Ignoring pictures, transcribe exactly the lines between the one containing "Biserica de lemn" and the end of the material, both included.

====

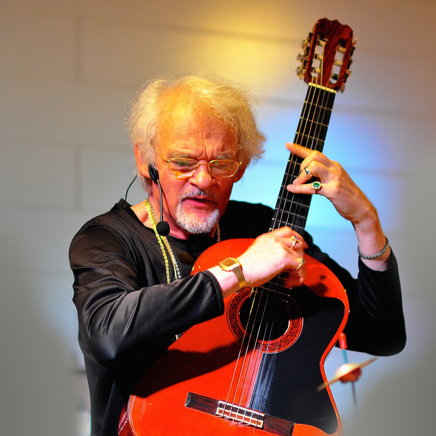 Ingo Insterburg live in Alsdorf (Westerwald)
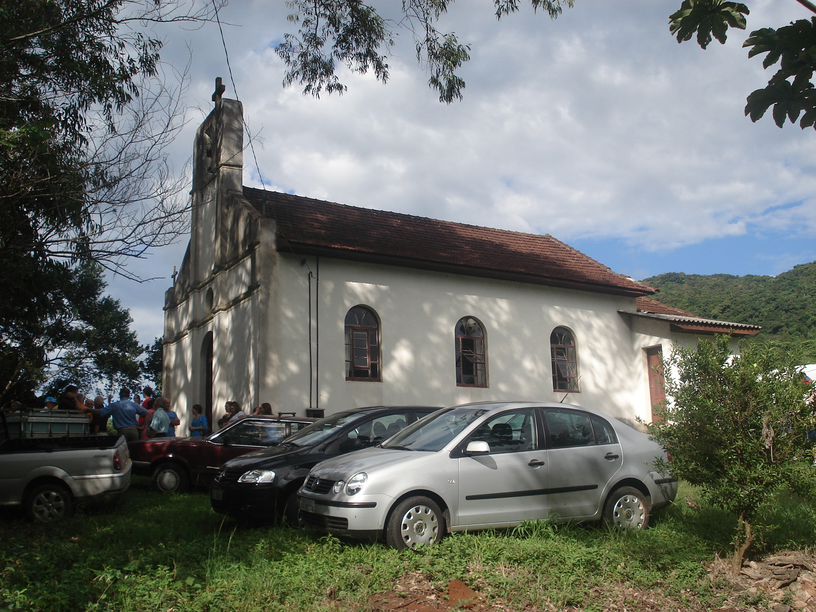 Capela Católica da localidade de Voluntária em Igrejinha em dia de missa.
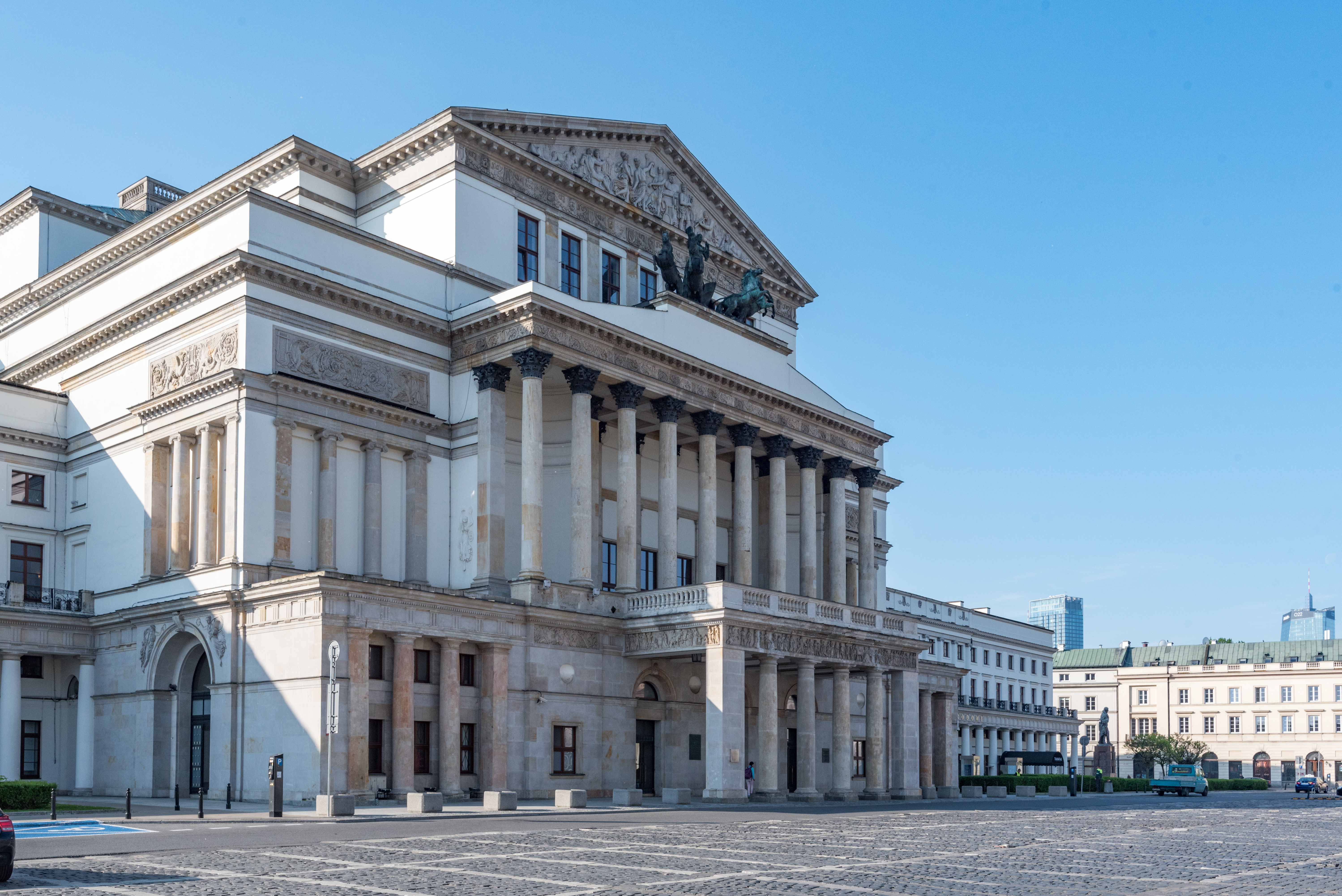 Warszawa, ul. Senatorska 21, 25
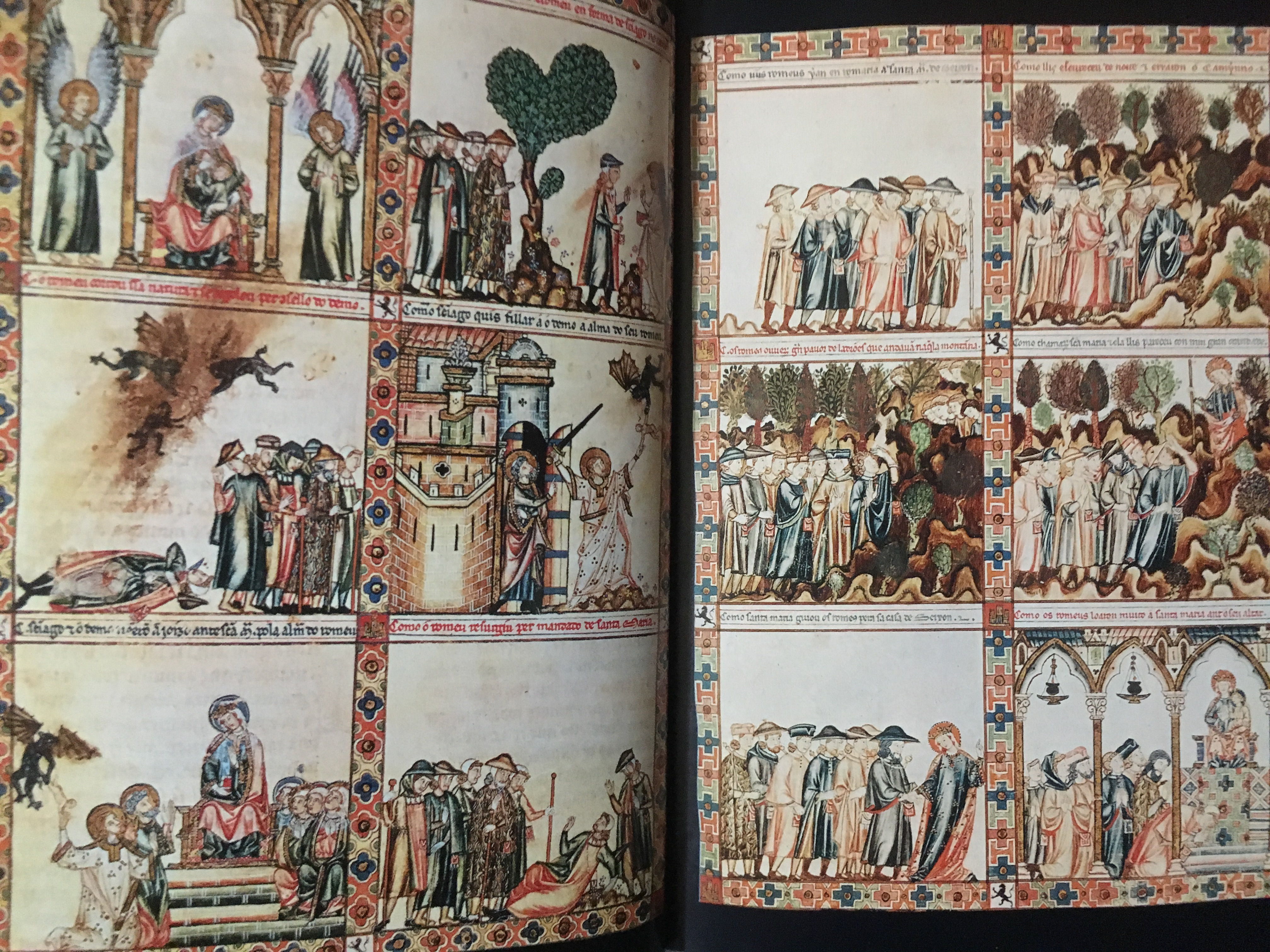 Miracles de saint Jacques, Cantigas de Santa Maria, manuscrits du XIIIᵉ siècle, cour d’Alphonse X. Bibliothèque royale du monastère de l’Escurial, Madrid. — Ouverture de Compostelle, le grand chemin de Xavier Barral i Altet, collection « Découvertes Gallimard / Religions » (n° 174), description à la page 168. Éditions Gallimard, 13 mai 1993.
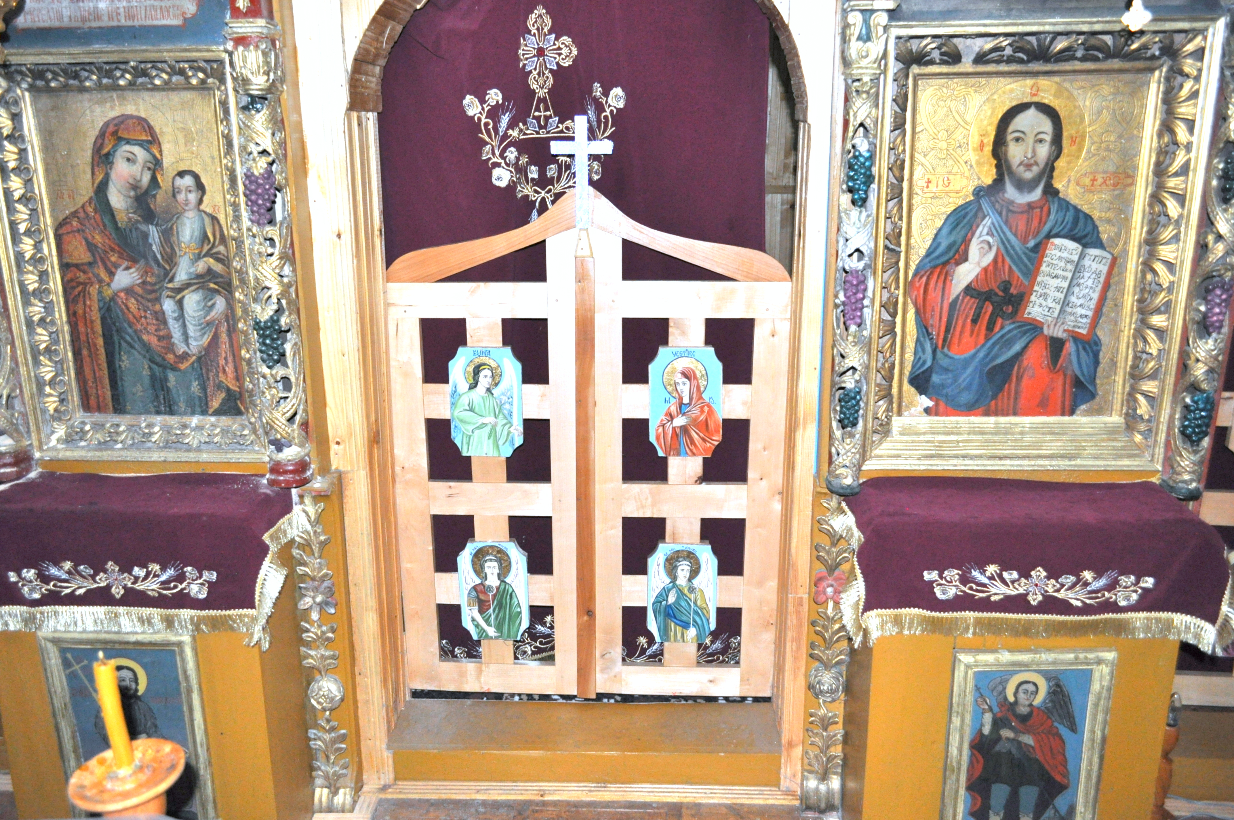 Biserica de lemn "Cuvioasa Paraschiva", sat IZVOARELE; comuna CERNEŞTI
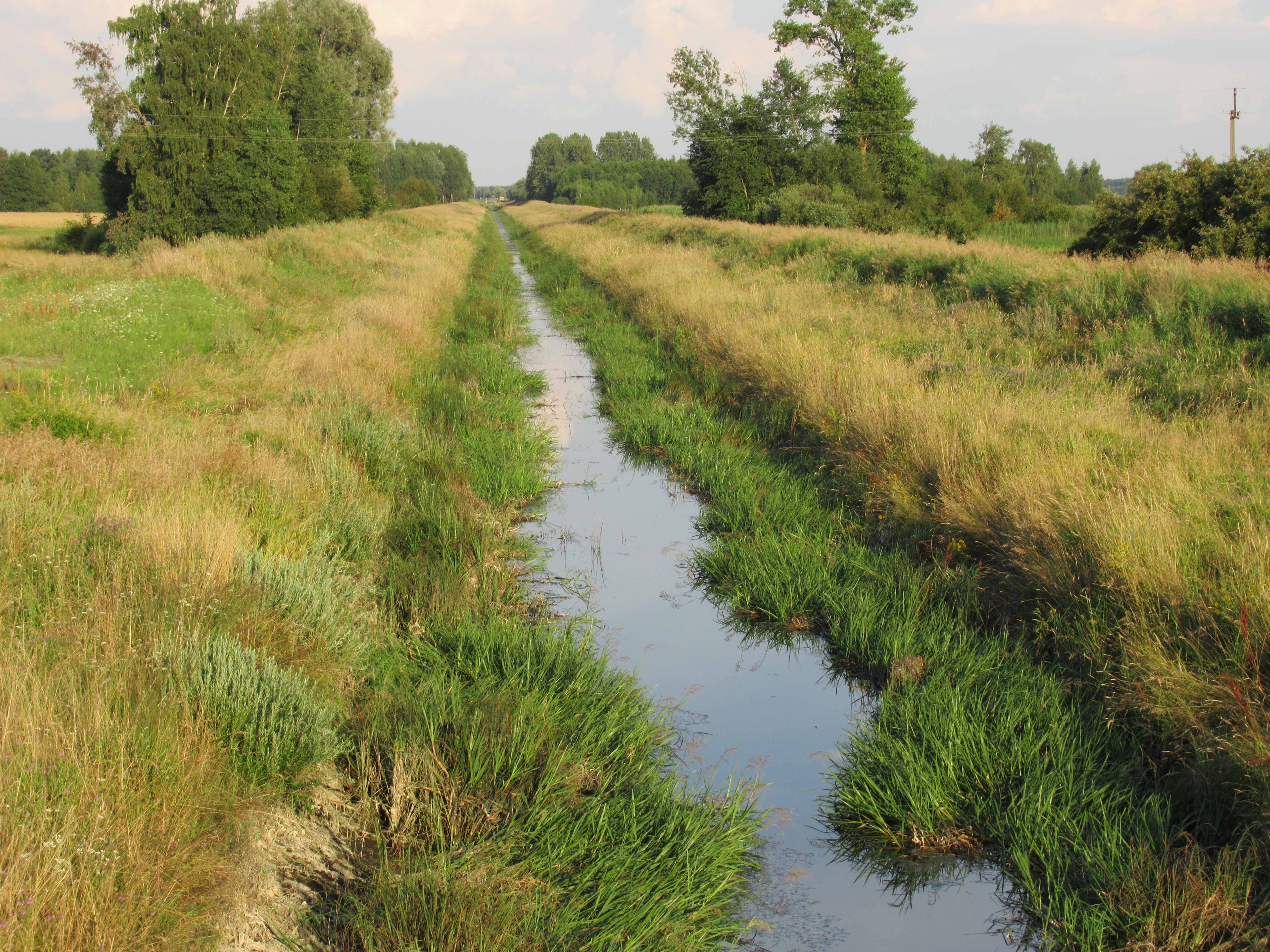 Łózki (pow. bialski, woj. lubelskie, Polska). Kanał Wieprz – Krzna.
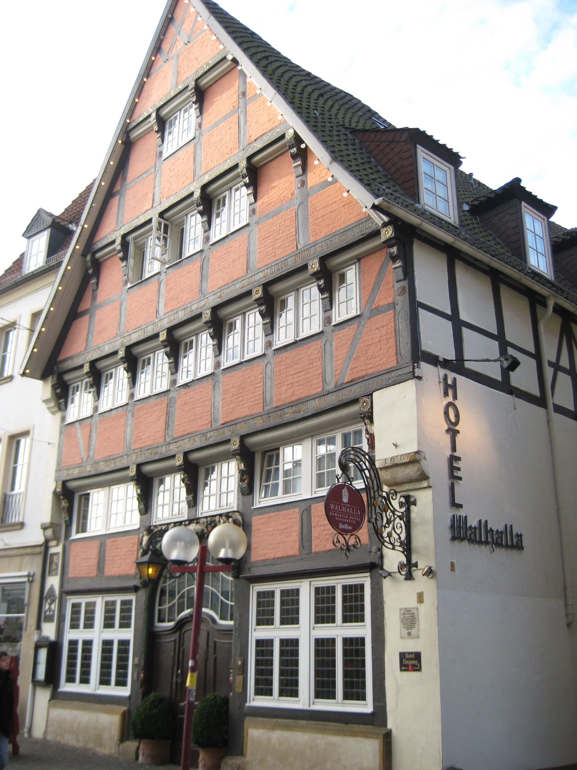 Hotel Walhalla in Osnabrück
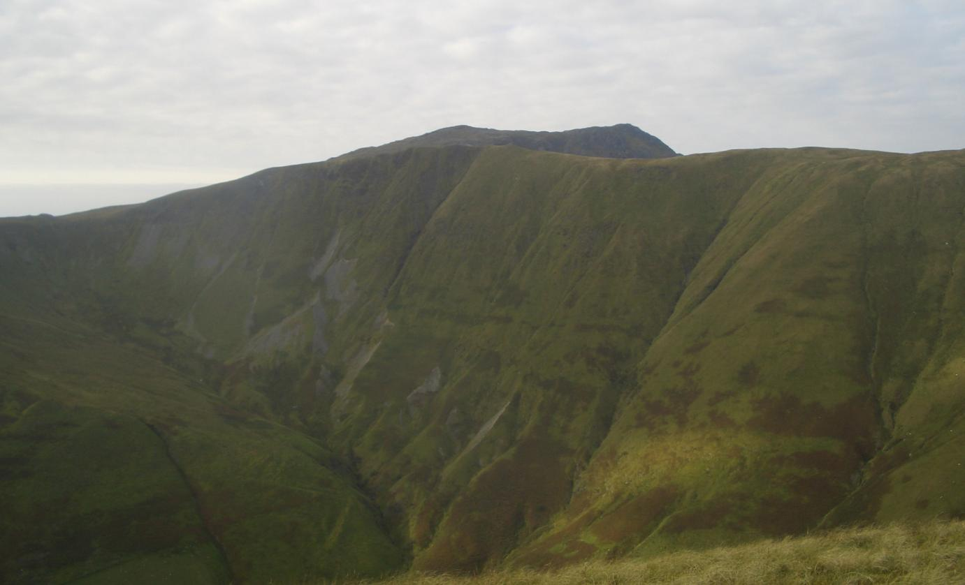 Pen yr allt uchaf view
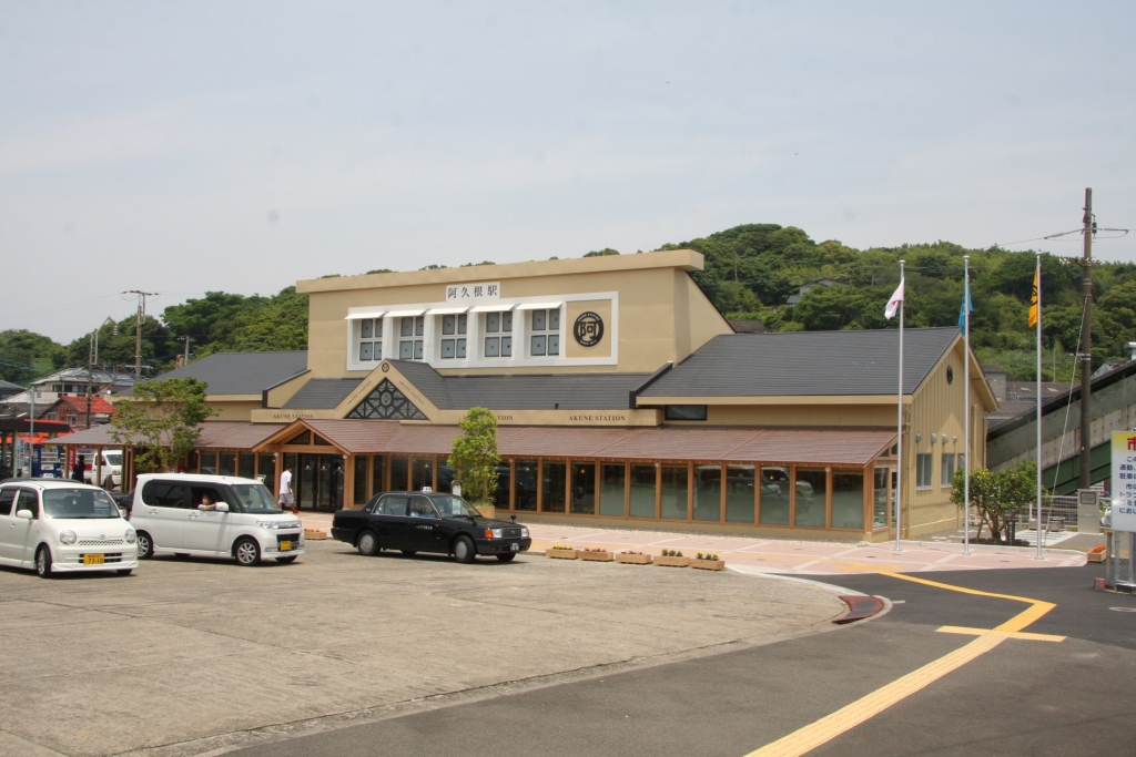 肥薩おれんじ鉄道阿久根駅
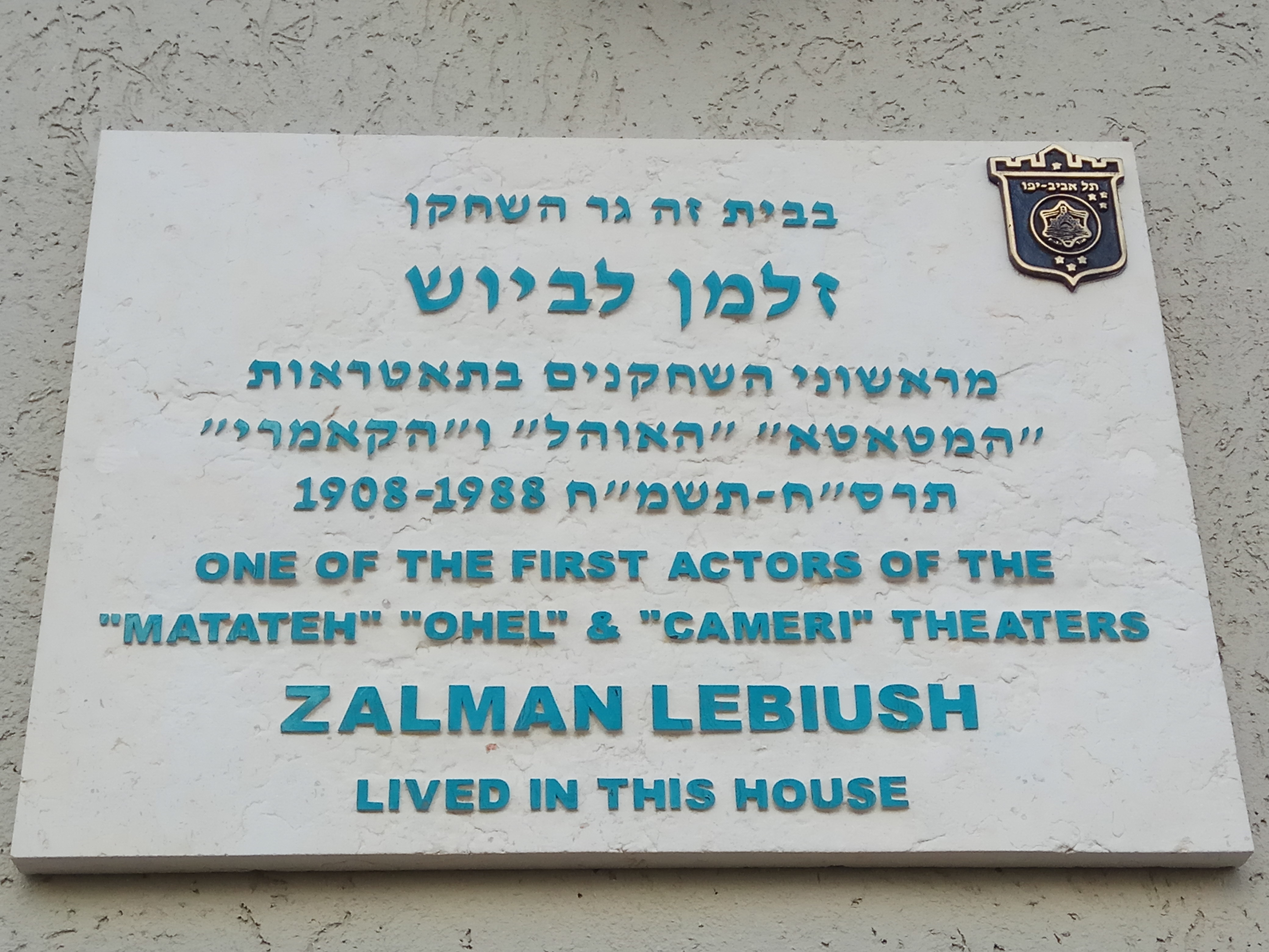 לוחית זיכרון לזלמן לביוש ברחוב השופטים 2 בתל אביב

====

▶ [EXERCISE RESULT]:
 Biserica de lemn "Cuvioasa Paraschiva", sat IZVOARELE; comuna CERNEŞTI
 Łózki (pow. bialski, woj. lubelskie, Polska). Kanał Wieprz – Krzna.
 Hotel Walhalla in Osnabrück
 Pen yr allt uchaf view
 肥薩おれんじ鉄道阿久根駅
 לוחית זיכרון לזלמן לביוש ברחוב השופטים 2 בתל אביב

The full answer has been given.